Well, that is exactly what we are going to be doing today! We are going to create and run our very own, relatively simple, Neural Network on Bitcoin’s historical price data. Then we will be able to see if the Neural Network outperforms the traditional SARIMAX or even Facebook Prophet time series models we implemented before.
As we walkthrough the process of creating a Neural Network, we will be explaining the necessary concepts to better understand the code. Expect to see a Github link at the end showing the entire source-code of the Neural Network.
Let’s Get Started
First, we need to install the necessary libraries in order to create our Neural Network (you may need to install Tensorflow Keras). Next, we load in the CSV file containing Bitcoin’s historical price data, which can be downloaded from Yahoo Finance. Another option for price data would be to use a financial data API such as EOD Historical Data. It is free to sign up and you’ll have access to vast amounts of financial data. Disclosure: I earn a small commission from any purchases made through the link above.
Then, we’ll do a little data preprocessing so that the prices we observe are the "Close" prices and the index is in a datetime format. Finally, in order to improve performance, we will scale the data using scikit-learn’s MinMaxScaler().
Helper Functions
For the next part, we’ll need to create some helper functions, which will enable us to run the Neural Network appropriately and effectively.
visualize_training_results() -plots the accuracy and loss of our Neural Network. This allows us to check on the training progress/results of our Neural Network.
split_sequence() – creates two arrays: X and y. These variables are the input and output variables respectively for our Neural Network. The input is the number of periods to look back and the output is the number of periods ahead. Simply put, the input periods are used to figure out patterns and sequences that lead to the output periods. They both can be any number but it would probably be beneficial if the number of input periods are greater than the output periods.
layer_maker() – creates a specified number of hidden layers (and Dropout layers if necessary) for our Neural Network. This function makes up the bulk of our network. The importance of this function will be explained later on.
Preparing/Splitting the Data
Our next step is to implement our split_sequence() function on our Bitcoin price data.

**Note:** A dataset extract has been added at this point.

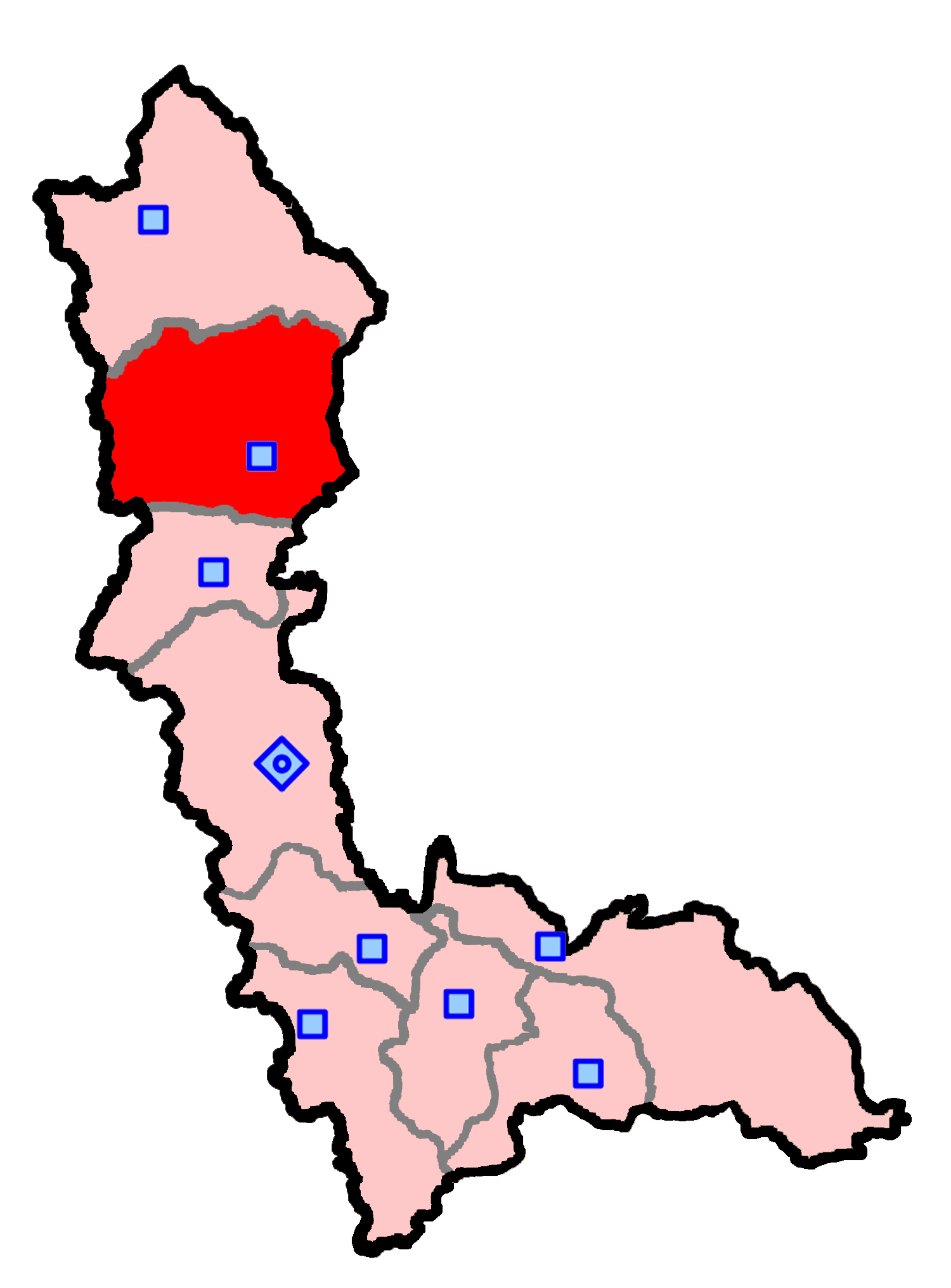 حوزهٔ انتخاباتی خوی و چایپاره برای انتخابات مجلس شورای اسلامی

The number of periods in and out can be any number of our choosing. But for the sake of this example, we will choose to look back on 30 days of price history to predict the next 10 days. But, this doesn’t mean we are only looking back on the most recent 30 days to figure out the next 10 days for a total of 40 days only. It means that for each day of the 1,000 days we selected, the previous 30 days are used to determine any patterns or sequences that lead to the next 10 days. These values are used to train the Neural Network so that we can predict or forecast the next 10 days of Bitcoin prices from today.
A Neural Network
Now that we have our data ready to go, we can move on to the fun part – building the Neural Network. Our Neural Network will be created using a simple Sequential model from the Keras library. From there, we will be using a specific Neural Network called a Recurrent Neural Network by implementing LSTM (Long Short-Term Memory) layers in our model.
Recurrent Neural Network – LSTM
A Recurrent Neural Network (RNN) is a class of Neural Networks and a Long Short-Term Memory (LSTM) Network is a type of RNN. We are using an RNN instead of a normal Neural Network such as Multi-Layer Perceptron (MLP) Network because RNNs are most appropriately used for sequential data such as our Bitcoin historical price data. If you want to know more about RNNs and LSTMs, click here.

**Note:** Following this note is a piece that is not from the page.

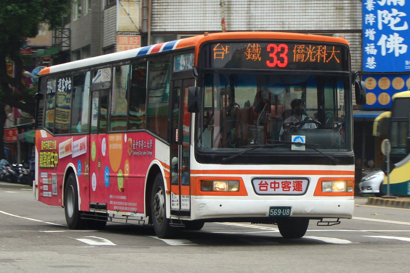 中文（台灣）: 33 干城站~

Creating our Recurrent Neural Network
With everything ready, we can start constructing the Neural Network for our Bitcoin price data:
To begin, we instantiate the Sequential model and an activation function, which runs throughout the layers in the Neural Network. After much experimentation, the best activation function turned out to be "softsign" or "tanh." This is probably due to the fact that both these functions range from -1 to 1 and handle negative and positive values from inputs better than activation functions that range from 0 to 1.
Input Layer
The first layer in our Network will be the input layer, which can be added to the Network by simply calling model.add(). Inside the .add() method, we have:
- The LSTM layer to create our RNN.
- The number of nodes as the first argument (here it is set as 25).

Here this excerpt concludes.